Zika in Georgia: What you need to know

The Georgia Deparmtent of Public Health confirmed  the first travel-related case of the Zika virus in Georgia Feb. 3. 

The case involved a person who was not pregnant and had traveled to Colombia from late December through early January. It’s unclear how the traveler got the virus, whether through a mosquito bite or some other mode of transmission.

The infected person made a full recovery, according to the state health department.

The announcement comes two days after the World Health Organization called the virus outbreak an international public health emergency.

Here's what else you need to know about the virus. 
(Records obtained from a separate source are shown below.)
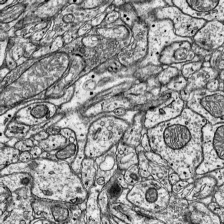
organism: Mouse
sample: Visual Cortex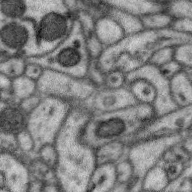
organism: Zebra finch
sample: Brain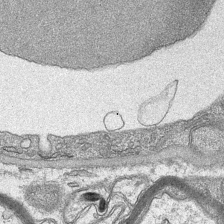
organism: Mouse
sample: CA1 Hippocampus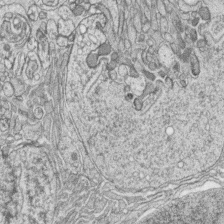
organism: Zebrafish
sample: synaptic ribbons in rod cells and cone cells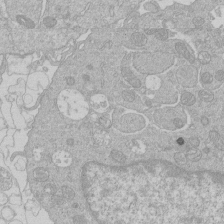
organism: Human
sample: Macrophage cells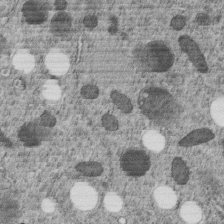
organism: C. elegans
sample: C. elegans embryo early stage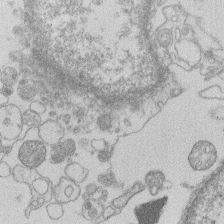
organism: Human
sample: Macrophage cells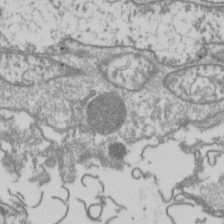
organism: Drosophila
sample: Cell division; meiosis; drosophila spermatocytes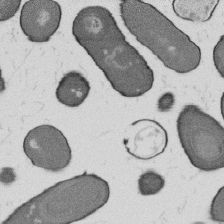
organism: B. subtilis
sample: Bacterial spore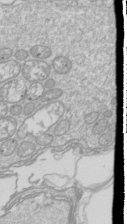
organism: Drosophila
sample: Cell division; meiosis; drosophila spermatocytes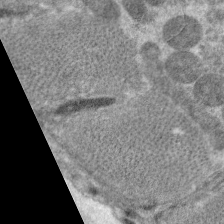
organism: C. elegans
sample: Pharynx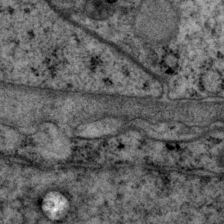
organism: P. pacificus
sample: Pharynx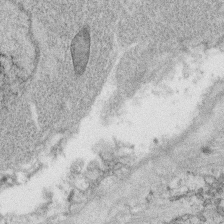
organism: C. elegans
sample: C. elegans oocyte; sperm cells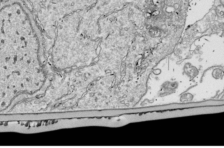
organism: Drosophila
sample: Cell division; meiosis; drosophila spermatocytes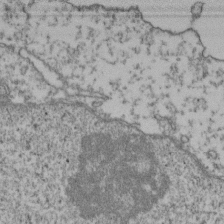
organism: Human
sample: Activated Jurkat CD4+ T cells

>> Six more things to know

1.  Zika can be transmitted sexually. The CDC confirmed Tuesday that Zika is more easily contracted through unprotected sex than originally believed.  There have already been reports of sexually-transmitted Zika cases. The CDC confirmed the first sexually transmitted case in the U.S. on Feb. 2 in Dallas, Texas.  

2. The first cases of the latest Zika virus outbreak were reported in Brazil in May 2015, according to World Health Organization. The virus typically causes fever, rash, joint pain and red eyes. The illness is typically mild and can present symptoms for as long as one week, according to the Atlanta-based Centers for Disease Control and Prevention.

3. The virus, transmitted by mosquitos, has been linked to microcephaly, a birth defect that causes babies to have abnormally small heads compared to other babies of the same age and sex. One such case was confirmed by the CDC in Hawaii.

4. There is no vaccination or treatment for Zika. The best way to prevent the virus is to stay away from the mosquitos that cause it, according to the WHO. 

5. Zika was confirmed in the U.S. as early as Jan. 27, when Arkansas officials confirmed a case in their state. These were followed by a case in Massachusetts and six cases in Texas. The virus will likely keep spreading, according to the WHO — likely to "all countries and territories of the region where Aedes mosquitoes are found."

>> CDC warns pregnant women not to travel to these countries

6. Zika has caused the most turmoil in Brazil, threatening to interrupt the 2016 Rio Olympics and bringing up abortion access questions.